Jin Fu Shr: Out of all the major and minor, big and small lessons you’ve learned from Ajahn Chah, they should all be valued. However, for your cultivation, what was the most important teaching of him?
 
Ajahn Pasanno: I spent a lot of time with him. What impressed me the most about him was his integrity and commitment. He was a good monk and a good teacher. He never raised himself above the community. It’s easy for a teacher to hide behind position and respect. He respected the Dharma and never compromised.
 
Jin An Shr: Will you please elaborate how to gather in the six sense faculties?
 
Ajahn Pasanno: Eyes, ears, nose, tongue, body, and mind for monastics, especially, are ways of relating and speaking in public situations.
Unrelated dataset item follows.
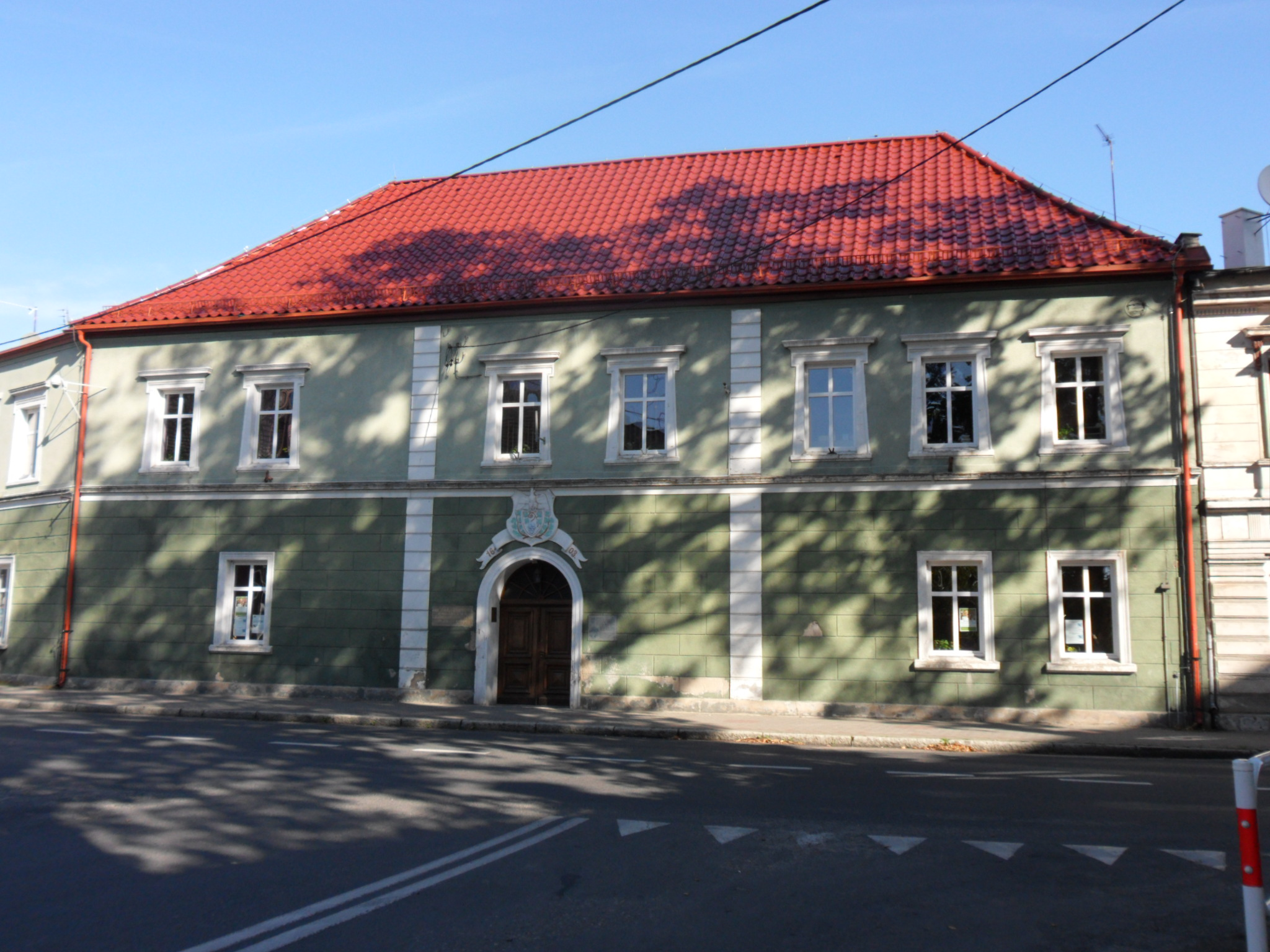 Jastrowie, ratusz, ob. dom mieszkalny, XVI, 1608, 1933

We listen to the teachings and watch our deportment. The senses wander as they are pulled from the mind to form, sounds, smells, tastes, and tactile sensations. As monastics, we should not be drawn into those. We recognize the barriers and restrain ourselves. In public situations we do not look around, we do not chatter or talk to other monks, especially in a loud voice. We turn our attention inward.
 
Another example. We eat one meal a day and our minds get excited about that. It’s interesting to see that our sensual hit is not in the chomping, chewing, or salivating but in scooping up the next spoonful of food. We train ourselves to walk back from desire. A really important element in our training is to see how much energy we spend on the next spoonful, the next sight, the next sound. When we restrain our senses, we are in the present.
 
Jin Rou Shr: After our ordination, we will be sent to different temples around the world. Most people are Asians and speak Chinese. In temples in the United States, they want Americans. How can we be courageous and get Westerners to become Buddhists?
 
Ajahn Pasanno: We have to remember, as monastics especially, we don’t have to teach anybody. We don’t have to be anybody special for anybody. We simply put the Dharma into our lives the best we can.
 
Anybody who comes to a monastery is concerned about suffering; they’re looking for peace, that’s all. Everybody is seeking what you’re seeking. All you have to do is to apply attention to that creation of goodness, well-being, and ease. By looking after yourself, all beings nearby are benefited. As in teaching others, wisdom motivates you to go forth.